UK growers foresee favourable season ahead for cherries from UK, abroad

With Brexit a factor, growers target larger crop of Picota cherries for UK

Produce Business reports

European Picota cherry growers in Spain’s Jerte Valley west of Madrid are predicting a bountiful harvest in mid-June after a three-week blossom in April that saw pristine weather conditions.

More than a million cherry trees are grown on the slopes of the mountain, and this year’s volumes headed to the UK are expected to be higher than last year. The season runs from late June until August.

“This year we have experienced a cold winter – the low temperatures make the trees more resilient, and so in the spring they are now primed to bear good quality fruit,” Miguel Ángel Durán, Export Manager at Agrupacion de Cooperativas Valle Del Jerte, said. “The spring has been very favourable with mild temperatures, which has helped the bees to play their part, and the pollination process has been excellent. Thanks to all these climatic conditions, we are expecting a very good European Picota cherry campaign, both in terms of volumes and quality.”

Durán says UK supermarkets are hoping to resolve potential setbacks posed by Brexit to guarantee the Picota supply.

“Because of this, we have decided to assign a large part of this year’s crop to the UK market,” he says. “While it is true that the logistical challenge will be greater this year, we will be able to work around it without any problems to provide the Picotas and cherries when the time arrives.”

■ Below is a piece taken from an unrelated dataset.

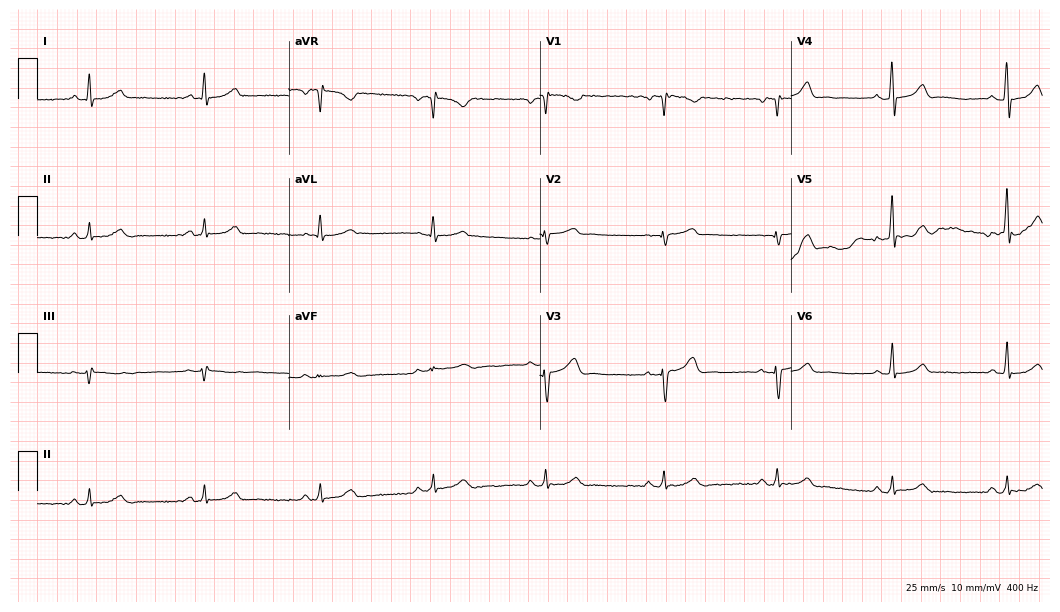
12-lead ECG from a male patient, 53 years old. No first-degree AV block, right bundle branch block, left bundle branch block, sinus bradycardia, atrial fibrillation or sinus tachycardia recorded for this tracing.

Farmers who grow the exclusive European variety follow rigorous quality control procedures that grant the Picota its Denomination of Origin (DO) status. This seal certifies its exceptional sweetness, traceability, and European quality. The sustainable cherries are handpicked from the trees, put in chestnut baskets, packaged and then shipped.

The Jerte Valley is located 200km west of Spain’s capital, in Northern Extremadura.

The estimated Picota volumes for 2021 are 21 million kilos, of which 50-60% will be exported worldwide, and the rest sold in the domestic market.

 “We hope to hit 5 million kg, which will mean selling 25% more cherries than in 2020,” Durán said: “UK consumers want to see more Picota cherries on the shelves this year because the supermarkets position them as the ideal natural snack during the summer.”